Fried Egg Plant Interesting to Grow


There’s a unique plant with a flower that looks a lot like a fried egg, sunny side up.
The fried egg tree (Gordonia axillaris) is native to Southeast Asia where it is known as Polyspora axillaris.
It is in the Camellia family so it is also known as Camellia exillaris or Franklinia axillaris.

Gordonia is a small evergreen tree that can grow up to 16 feet and gets its name as the big white flowers with the bright yellow center bear a resemblance to a friend egg. The unusual, aromatic ‘fried egg flower,’ which is about 4 inches in diameter, is white with five petals and a cluster of yellow stamens in the middle

The fried egg plants bloom from autumn to spring and when the flowers fall to the ground, they look even more like fried eggs. The leaves are glossy and dark green with a leathery texture. In the winter the tips of the leaves become red, giving this plant special off-season appeal. The bark is shiny and orange and brown in color. The plant grows slowly in the beginning but growth increases once it is established.
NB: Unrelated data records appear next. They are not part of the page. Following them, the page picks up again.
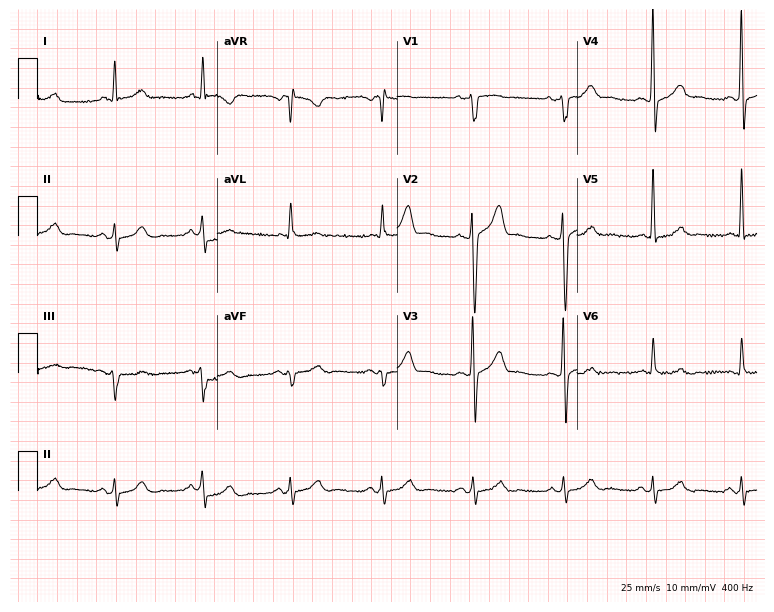
Resting 12-lead electrocardiogram (7.3-second recording at 400 Hz). Patient: a 57-year-old male. Read as a normal ECG.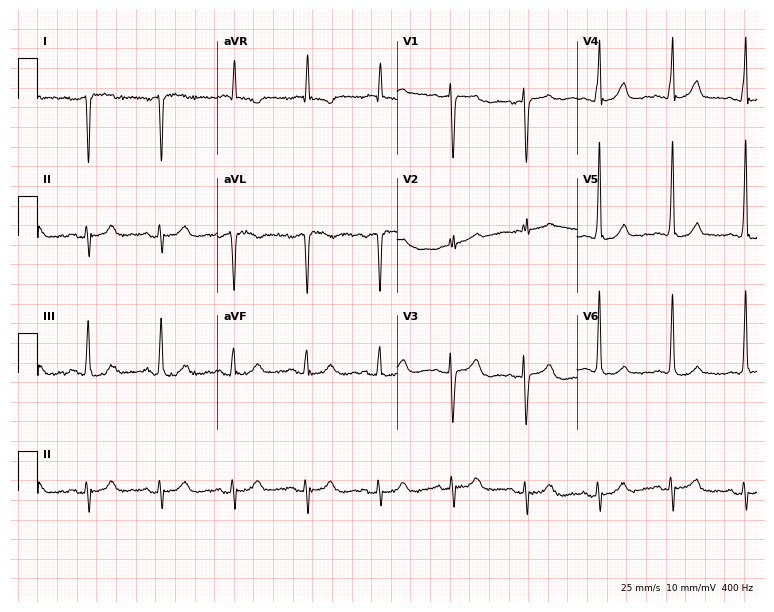
Electrocardiogram, a female, 80 years old. Of the six screened findings (first-degree AV block, right bundle branch block (RBBB), left bundle branch block (LBBB), sinus bradycardia, atrial fibrillation (AF), sinus tachycardia), none is recorded. Other findings, if any, are not listed.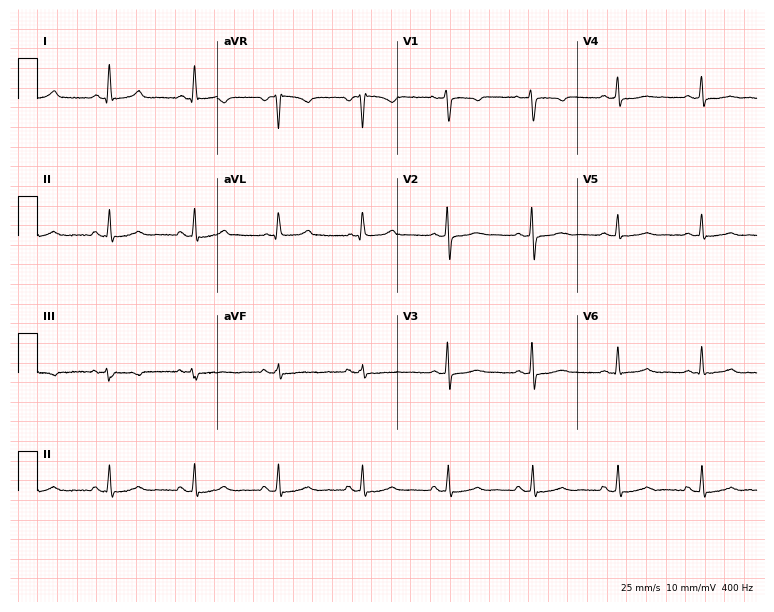
Standard 12-lead ECG recorded from a 52-year-old female patient. None of these six findings is recorded: first-degree AV block, right bundle branch block (RBBB), left bundle branch block (LBBB), sinus bradycardia, atrial fibrillation (AF), sinus tachycardia. Findings outside these six are not listed.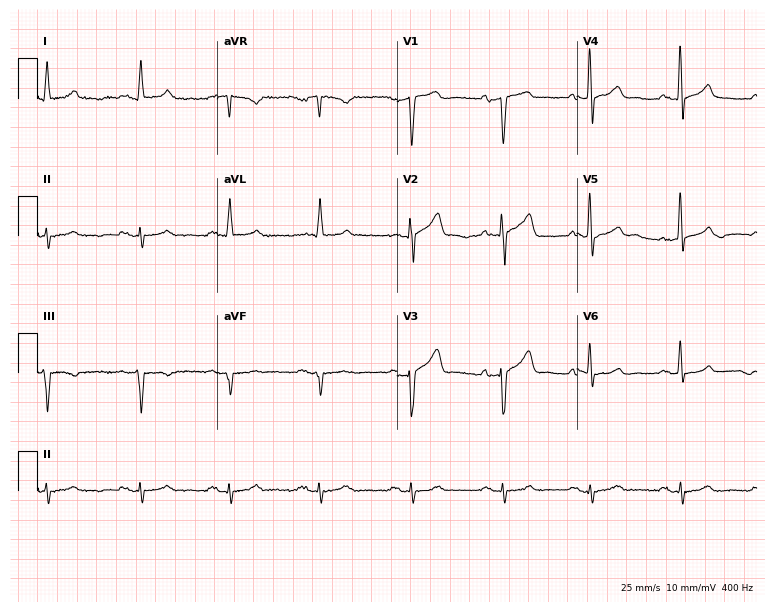
12-lead ECG (7.3-second recording at 400 Hz) from a 64-year-old male. Screened for six findings — first-degree AV block, right bundle branch block, left bundle branch block, sinus bradycardia, atrial fibrillation, sinus tachycardia — none is recorded.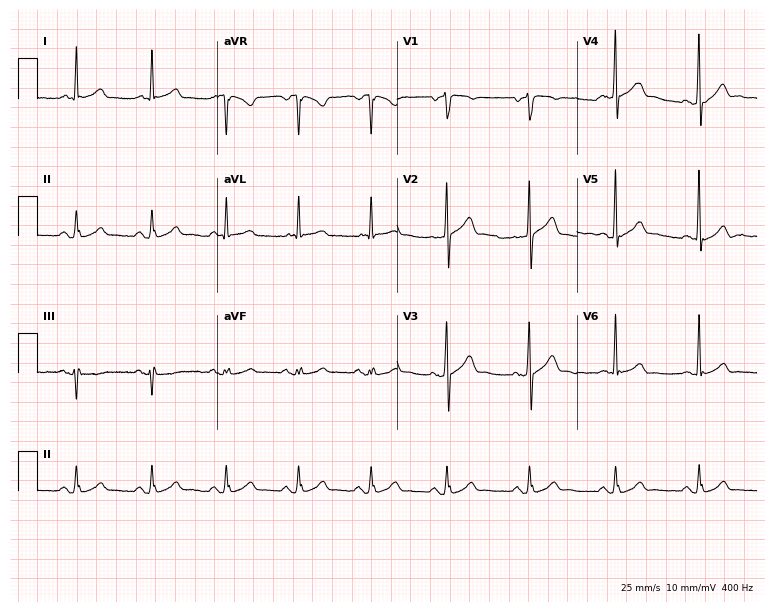
ECG (7.3-second recording at 400 Hz) — a 67-year-old male patient. Labelled as a normal ECG.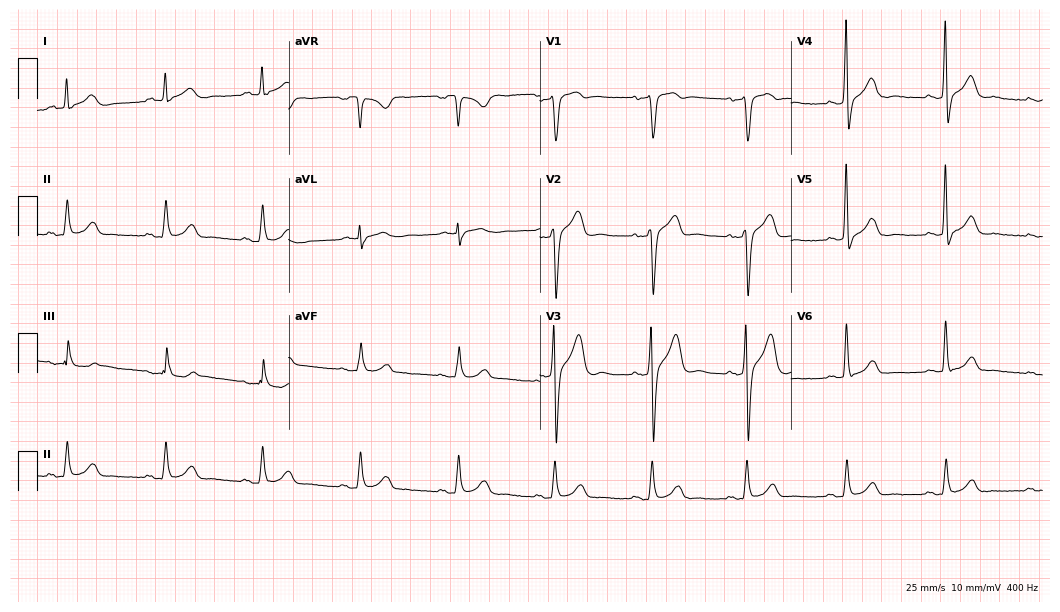
Standard 12-lead ECG recorded from a male, 55 years old (10.2-second recording at 400 Hz). None of these six findings is recorded: first-degree AV block, right bundle branch block (RBBB), left bundle branch block (LBBB), sinus bradycardia, atrial fibrillation (AF), sinus tachycardia. Other findings, if any, are not listed.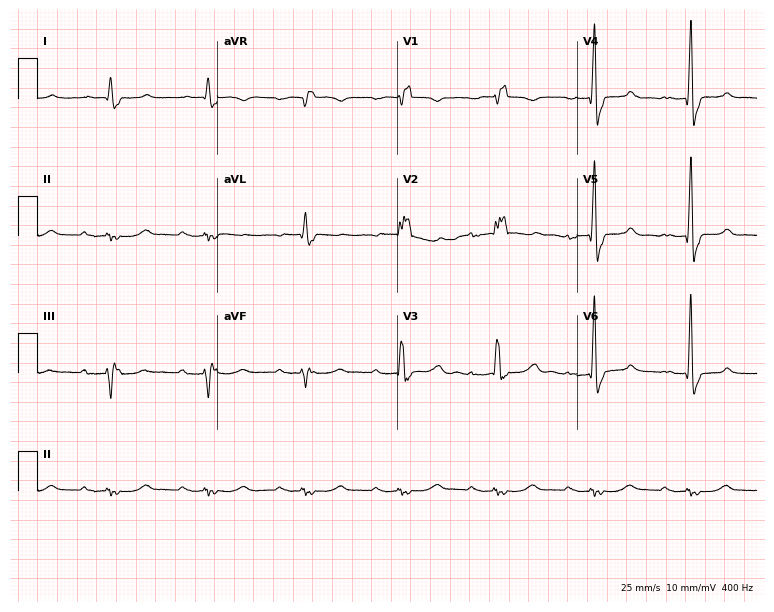
12-lead ECG from a male patient, 66 years old (7.3-second recording at 400 Hz). Shows first-degree AV block, right bundle branch block (RBBB).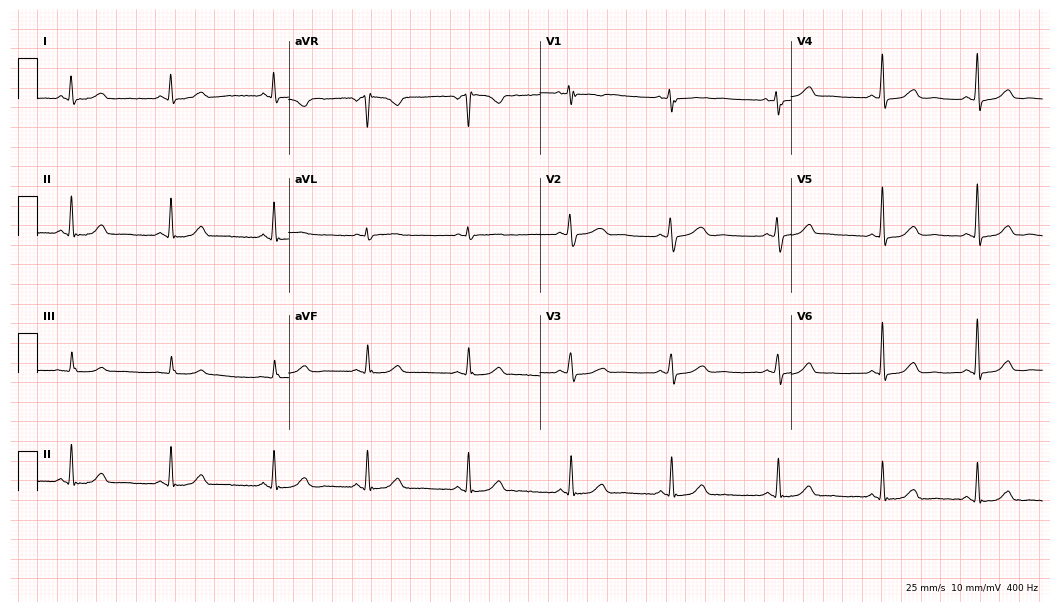
ECG (10.2-second recording at 400 Hz) — a 64-year-old female. Labelled as a normal ECG.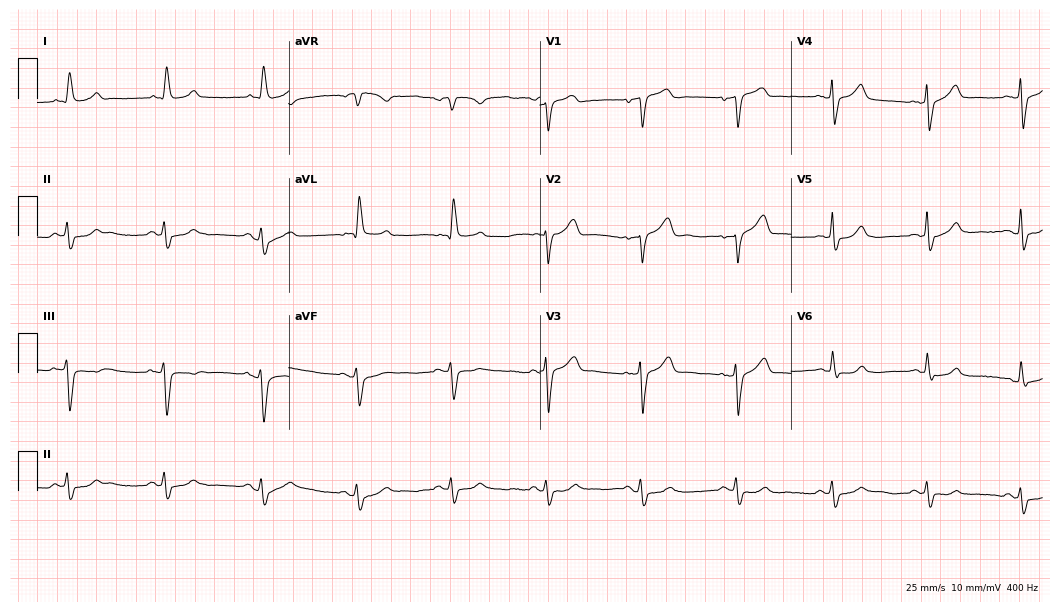
12-lead ECG from a male, 71 years old (10.2-second recording at 400 Hz). No first-degree AV block, right bundle branch block (RBBB), left bundle branch block (LBBB), sinus bradycardia, atrial fibrillation (AF) or sinus tachycardia recorded for this tracing. Findings outside these six are not listed.

How to Care for a Fried Egg Plant
The fried egg flower likes full sun to part shade. They need good drainage so planting it on a slope near a wet area is often the best bet. The fried egg plant needs slightly acidic soil and does not grow well in calcium rich soil. Mulching helps keep the weeds down.
It should be fertilized in the spring with azalea and camellia food to help the plant reach its full potential. Pruning helps the plant achieve a bushy growth but this is not necessary. The plant will take on a natural dome shape when left alone. You can also trim the plant like a hedge when it is young. The plant is not susceptible to disease or pests so this is not a concern.

Planting Fried Egg Plant
Fried egg plants are best planted in fall in a location that gets full sun. Choose the location carefully as they have invasive roots and can spread 6 to 8 feet wide and tall when mature.
This is why these plants are best reserved for garden backgrounds and open areas. If irrigation is limited, they will stay smaller and are less likely to invade non-irrigated areas. If the plant is grown under rich, well-irrigated soil conditions they will become difficult to control
They are not fussy about soil and water, and adapt well to most climates, whether cold and rainy or hot and dry, which is why you may find contradictory information about growing them. This interesting plant thrives in swampy areas along the Atlantic and in the Gulf Coastal Plains in the United States and is also cultivated in locations like Southern California and on Vancouver Island in B.C., Canada.
In Southern California the plant requires regular irrigation during the first year, especially if winter rains are scarce. Once they are established, they should need little summer irrigation. After the first year, you should cut the stems back almost to the ground in the fall to refresh the plants; new growth will resume with the winter rains.